This logic is extremely important. Our biggest challenge was determining how to structure our data. We have 3 tiers of data: information about the play, data on every player for every play, and data on every player per every frame per play. Naively combining these datasets into one master dataframe (like we initially attempted) is intractable with nearly 100 million rows, so we went back to the drawing board. Our plan is to convert the player-level data into columns instead of rows. In this cell, we "flatten" each player's data into a set of columns for each player. This does increase the size of our dataset, but keeps one row per play even after adding information about each player in a play.

In [24]:
# merge player_play_df with plays_df on both playId and gameId
expanded_players = expanded_players.merge(plays_df, on=['playId', 'gameId'], how='left')

In [25]:
# merge master_df with games_df on gameId
expanded_players = expanded_players.merge(games_df, on='gameId', how='left')

In [26]:
# save non-time-varying data
nontime_data = expanded_players.copy()
nontime_data.to_csv('nontime_data.csv', index=False)

In [27]:
# merge master_df with tracking_weeks on gameId, playId, and nflId
master_df = old_master_df.merge(tracking_weeks, on=['gameId', 'playId', 'nflId'], how='left')

In [28]:
# filter tracking data to pre-snap frames only
tracking_weeks_without_ball = tracking_weeks_without_ball[tracking_weeks_without_ball['frameType'] == 'BEFORE_SNAP']

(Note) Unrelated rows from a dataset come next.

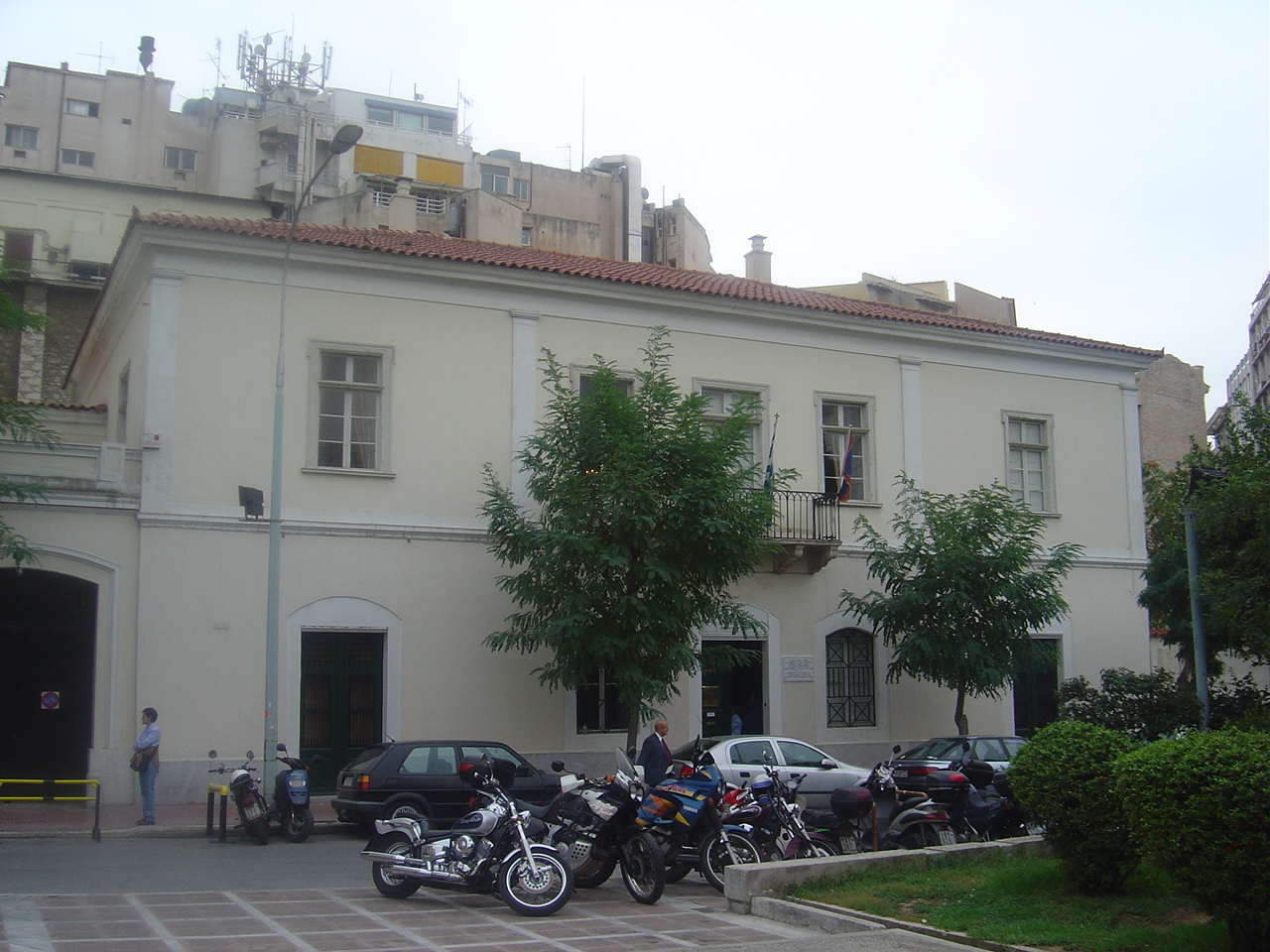 Το Αρχοντικό Δεκόζη Βούρου, μετέπειτα ανάκτορο του 'Οθωνα, στην Αθήνα, Πλατεία Κλαυθμώνος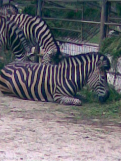 zebra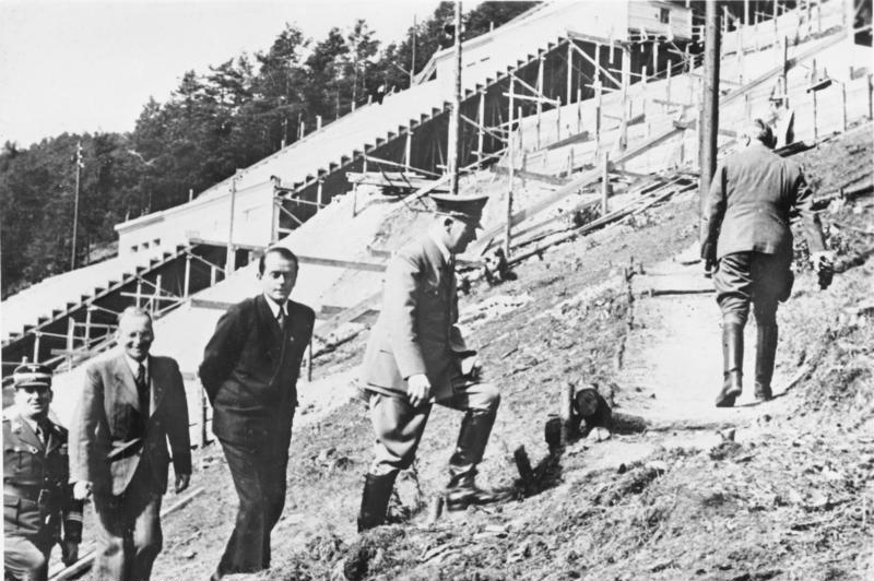 Nürnberg, deutsches Stadion, Hitler Vom Besuch des Führers in Nürnberg. Am Montag weilte der Führer in Nürnberg, um sich von dem Fortgang der Bauarbeiten auf dem Reichsparteitagsgelände zu überzeugen. Dabei besichtigte der Führer [Adolf Hitler] auch das im Hirschbachtal in der Hersbrucker Schweiz errichtete Teilmodell des deutschen Stadions, das einen nachhaltigen Eindruck von dem gewaltigen später auf dem Reichsparteitagsgelände entstehenden grössten Stadions der Welt vermittelt. Dabei wurde diese Aufnahme gemacht, hinter dem Führer sieht man den Architekten des Stadions Generalbauinspektor Prof. Albert Speer und (ganz links) Oberbürgermeister [Willy] Liebel - Nürnberg. Scherl Bilderdienst, Berlin 22.3.38 Abgebildete Personen: Hitler, Adolf: Reichskanzler, Deutschland Speer, Albert Prof. Dr.: Reichsminister für Rüstung und Kriegsproduktion, Architekt, Deutschland (GND 118615998) Liebel, Willy: Oberbürgermeister von Nürnberg, Deutschland (GND 116987448)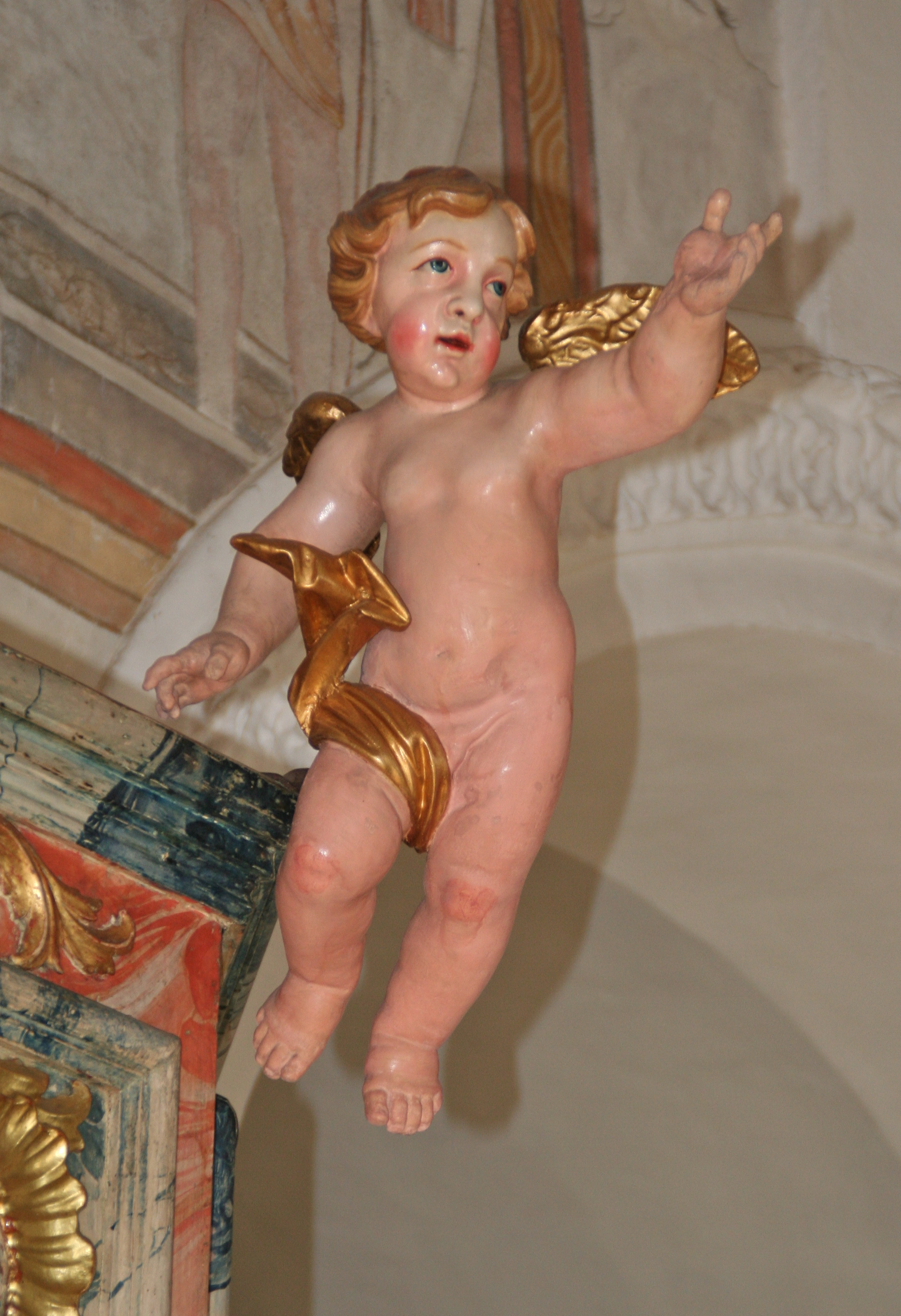 Kirche St. Stephan (Cumbel) Engel an der Kanzel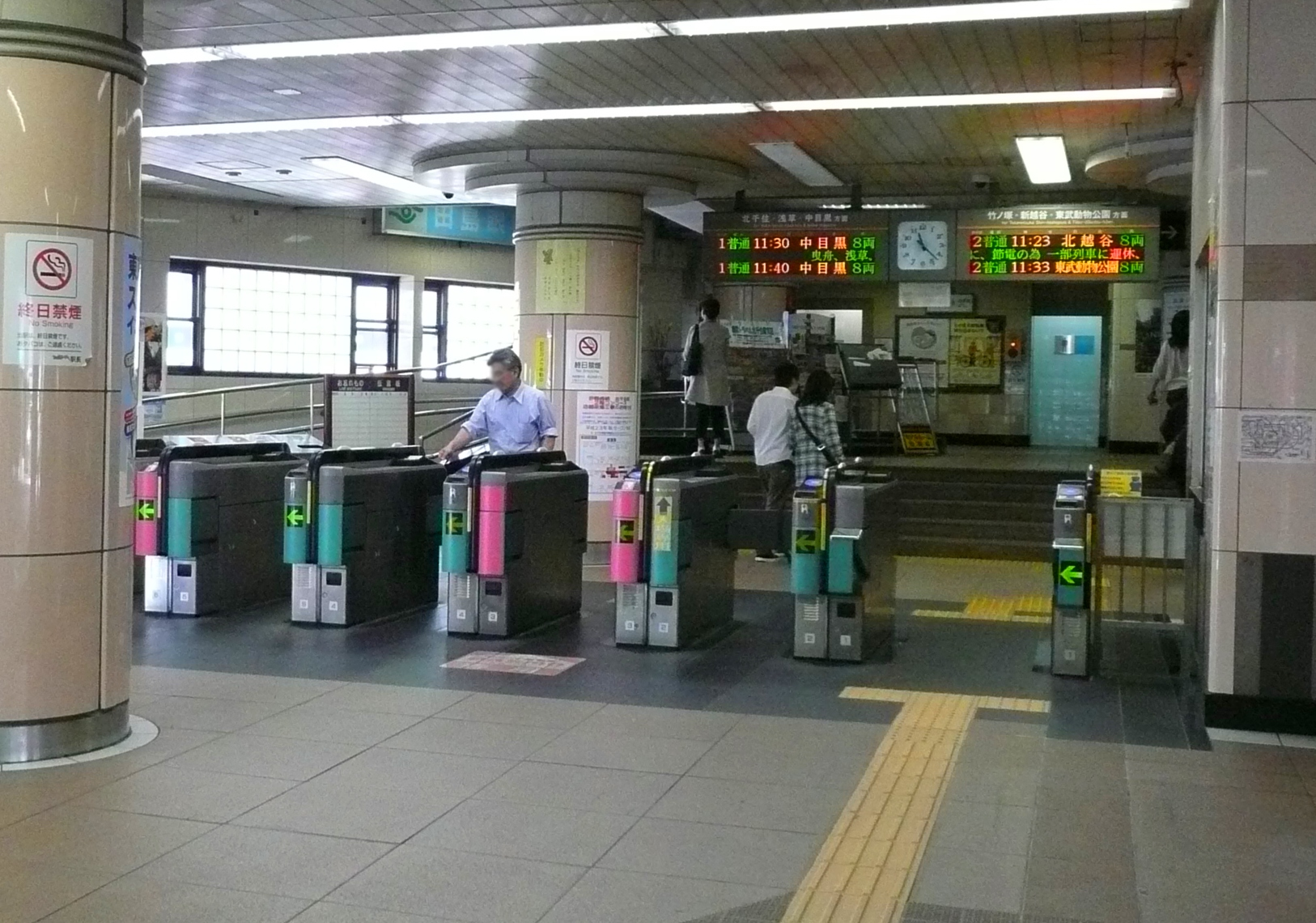 五反野駅改札口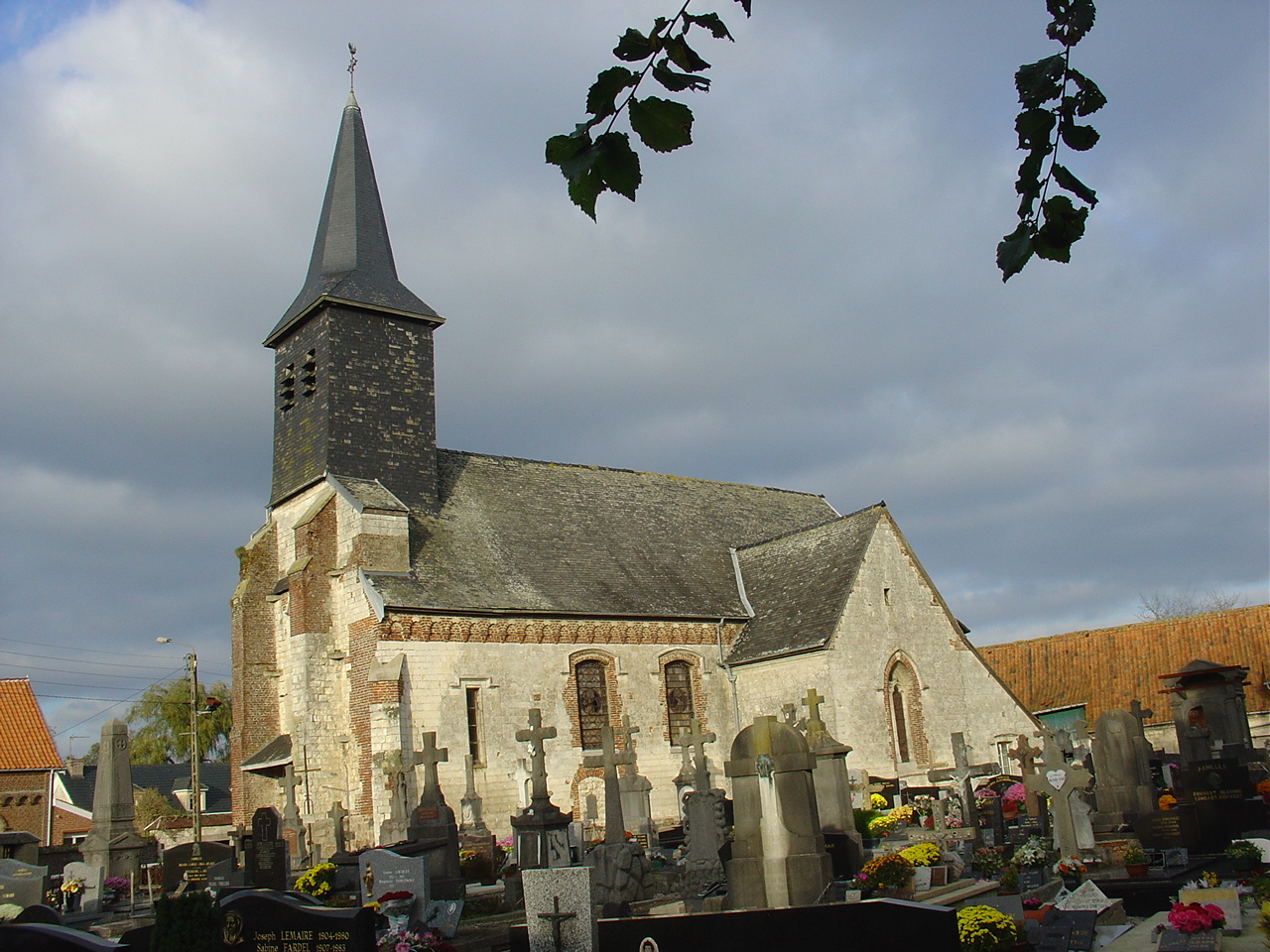 Église de Monchy-Breton

We utilize only BEFORE_SNAP data, as it represents the complete set of information accessible when the decision to blitz must be made during actual gameplay; this decision also saves us a lot of compute since we cut the amount of frames saved to memory in half. We may need to add these frames back for a sophisticated RNN, but that seems intractable.

In [None]:
# merge tracking data (x,y,s,a,dir) into wide format
attr_cols = (
       ['x', 'y', 's', 'a', 'dis', 'o', 'dir']
)

attr_cols = [c for c in dict.fromkeys(attr_cols) if c in tracking_weeks_without_ball.columns]
tracking_weeks_without_ball['player_slot'] = (
    tracking_weeks_without_ball
      .sort_values(['gameId','playId','nflId'])
      .groupby(['gameId','playId', 'frameId'])
      .cumcount()
    + 1
)

wide = (
    tracking_weeks_without_ball
      .set_index(['gameId','playId', 'frameId', 'player_slot'])[attr_cols]
      .unstack('player_slot')
)

wide.columns = [
    f'{attr}_p{slot}'
    for attr, slot in wide.columns
]

wide = wide.reset_index()

tracking_weeks_without_ball = wide

This logic is also very important. It continues the data structure construction mentioned before. What this cell does is flatten the player data into columns as before, but we still have multiple rows per play. Each row represents a different frame (0.1 seconds) during the play, and the player data is "flattened" into columns. With this dataset, we can directly merge it with the previous dataset to get the desired data structure.

In [30]:
# merge tracking_weeks_without_ball with master_df on gameId, playId
master_df = nontime_data.merge(tracking_weeks_without_ball, on=['gameId', 'playId'], how='outer')
master_df.to_csv('master_df.csv', index=False)

In [31]:
# inspect final dataset
master_df.head()

Unnamed: 0,gameId,playId,nflId_p1,nflId_p2,nflId_p3,nflId_p4,nflId_p5,nflId_p6,nflId_p7,nflId_p8,...,dir_p13,dir_p14,dir_p15,dir_p16,dir_p17,dir_p18,dir_p19,dir_p20,dir_p21,dir_p22
0,2022090800,56,35472,38577,41239,42392,42489,42816,43294,43298,...,200.63,169.95,320.02,306.81,242.41,280.71,168.74,328.45,293.55,317.86
1,2022090800,56,35472,38577,41239,42392,42489,42816,43294,43298,...,198.46,171.35,319.98,306.45,244.46,281.67,170.11,328.51,293.95,312.0
2,2022090800,56,35472,38577,41239,42392,42489,42816,43294,43298,...,195.91,173.34,318.91,310.47,245.36,282.33,171.82,328.92,294.58,304.65
3,2022090800,56,35472,38577,41239,42392,42489,42816,43294,43298,...,194.2,173.88,318.35,321.06,245.46,282.62,173.48,330.85,295.03,297.01
4,2022090800,56,35472,38577,41239,42392,42489,42816,43294,43298,...,192.81,175.64,317.23,337.88,244.06,282.7,176.03,333.96,295.55,291.28


Now we have exactly what we desire: a dataset that contains every player's information in columns rather than rows, and rows that update the information per 0.1 second so that we have time series data. Now we can see how a play progresses by moving down the rows for a specific game ID and play ID; this structure is perfect for an RNN.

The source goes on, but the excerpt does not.